The dirt and ash finally erupt from the trapped man’s mouth as he vomits all over himself. He remembers the bag he was carrying – where is it?

            ‘There was an explosion. It’s 2 a.m. You are the only one in the building. Please tell me your name?’

From deep in the twisted wreckage, the man who should not be there tries to look up, craning his neck – his mouth sticky with sick and his face black with dirt. He still hears the drip that maybe is his blood oozing from him. His lower back aches but there is no sensation below that. He has a cousin who is in a wheelchair after a bike accident. There but for the grace of god… but there is no God. No Jesus, no Allah – none. He wants this all to stop.

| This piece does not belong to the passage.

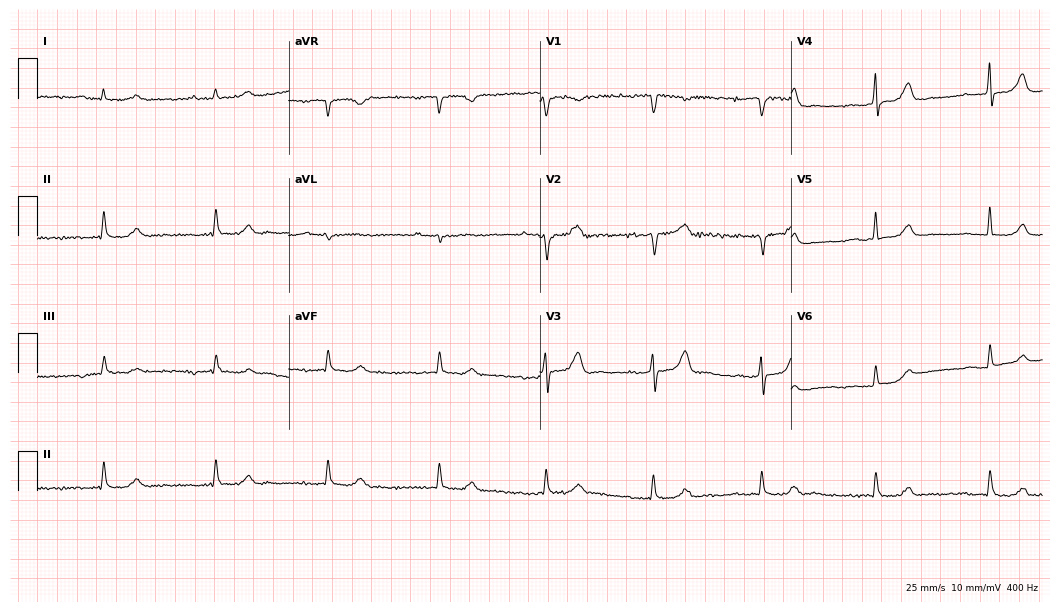
Standard 12-lead ECG recorded from a 77-year-old male. None of these six findings is recorded: first-degree AV block, right bundle branch block (RBBB), left bundle branch block (LBBB), sinus bradycardia, atrial fibrillation (AF), sinus tachycardia.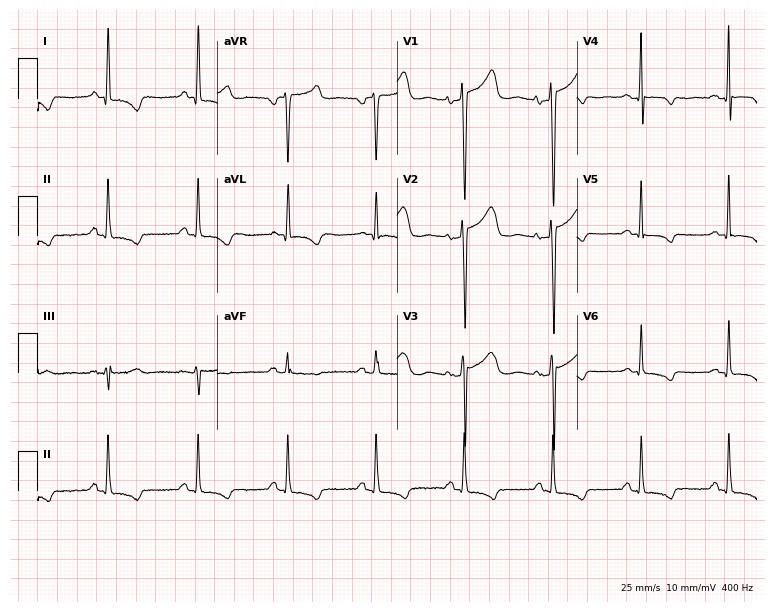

            ‘Your name?’ This time the request is a little harder, sharper and there is no smile associated.

            ‘I can’t…’

            ‘The paramedics are coming – but by the time they get here you might not be alive.’ Nick Dreyer pulls a gun and aims it at the trapped man. ‘Just your name.’

            ‘I…’ he knows there is something worse than death.

            ‘Just your name and you can be rescued.’ From behind him the sound of other men are now evident. Rescue is here.

            ‘I… can’t.’

            ‘I will count down from five. Five.’

He recalls her face, so pale and beautiful. Her eyes like almonds. She asked him to carry the bag.

            ‘Four.’

He recalls her son, hair so black in the photograph. The photograph that was all that was left of him after the air strike.

            ‘Three.’

That bus with its roof ripped off – and the men around him who smiled to see it.

            ‘Two.’

He remembers setting the timer and running  - but the lift descended so slowly, too slowly and…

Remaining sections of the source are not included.